UAE (Dubai): VARA regulation (Virtual Assets Regulatory Authority), DIFC and ADGM common law enclaves, Gulf capital access, low taxation, rapid licensing.
Kazakhstan: AIFC/AFSA regulation, common law enclave within a larger Central Asian jurisdiction, tax exemption to 2066, lower costs than UAE or Singapore, Russia and Central Asia corridor access.
The firms navigating this landscape don’t choose one. They structure presence across all three, using each for its specific advantages: Singapore for Asian institutional relationships, Dubai for Gulf and Eastern European capital access, Kazakhstan for Central Asia and corridor business.
Binance’s AFSA registration is the most visible example of this multi-jurisdictional strategy. OKX has explored similar registration. For both exchanges, Kazakhstan provides regulatory legitimacy in a geography where they have significant user bases and where regulatory positioning creates commercial advantages.
Kazakhstan’s KSE (Kazakhstan Stock Exchange, KASE) is accessible to institutional investors but practically inaccessible to retail Singapore-based investors without specialised frontier market infrastructure. The tenge (KZT) has been relatively stable post-2022 in part because Kazakhstan’s oil revenues provide FX reserve support.
The more accessible play: Binance and OKX are the two exchanges most actively building presence in Kazakhstan’s regulatory framework. If you are using either platform for trading, understanding their Kazakhstan regulatory position gives context for how they are managing their global compliance architecture.
For investors with direct interest in crypto infrastructure plays — exchanges, custodians, mining operations — Kazakhstan’s AIFC provides a legitimate alternative jurisdiction to UAE or Singapore for specific business types, particularly those with Central Asian user bases or Russia-corridor exposure.
The long game here is institutional. If AIFC achieves credible depth — say, 50+ licensed financial institutions including several G-10 bank subsidiaries — it becomes a real alternative international financial centre, not just a regulatory shell. That tipping point is not 2026. It might be 2030. It might not happen at all if Russian-sanctions pressure on Kazakhstan-transiting capital intensifies.

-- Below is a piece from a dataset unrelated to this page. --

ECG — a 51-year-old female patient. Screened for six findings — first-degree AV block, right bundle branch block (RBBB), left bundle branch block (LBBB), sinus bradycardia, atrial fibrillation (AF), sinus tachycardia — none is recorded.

Kazakhstan’s crypto and financial centre bet is a 20-year story, and it is being played with more sophistication than external observers typically credit. The government understands it cannot compete with Singapore or Dubai on rule of law credibility or capital market depth — so it is competing on cost, tax treatment, and geographic positioning for specific corridor business.

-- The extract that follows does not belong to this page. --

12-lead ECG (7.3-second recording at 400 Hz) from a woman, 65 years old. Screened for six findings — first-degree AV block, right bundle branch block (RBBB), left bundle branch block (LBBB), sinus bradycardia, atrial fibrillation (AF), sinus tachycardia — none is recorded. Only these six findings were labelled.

The mining sector stabilised at a lower but more sustainable level — legally registered operations, paying electricity surcharges, operating within AFSA guidance. The AIFC’s company count is growing. Binance’s AFSA licence is operational.
The wildcard: if Kazakhstan navigates its Russia-border geopolitical position successfully over the next decade — maintaining Western economic relationships while managing its CSTO obligations — it becomes genuinely important infrastructure in the Central Asian financial corridor. If the geopolitical tension increases and Kazakhstan gets caught in secondary sanctions crossfire, the AIFC’s international credibility is damaged along with everything else.
The bet on Kazakhstan is ultimately a bet on Tokayev’s tightrope walk. For a 5% of portfolio position, it’s worth watching. For a primary investment thesis, you need conviction on geopolitics that the current data does not fully support.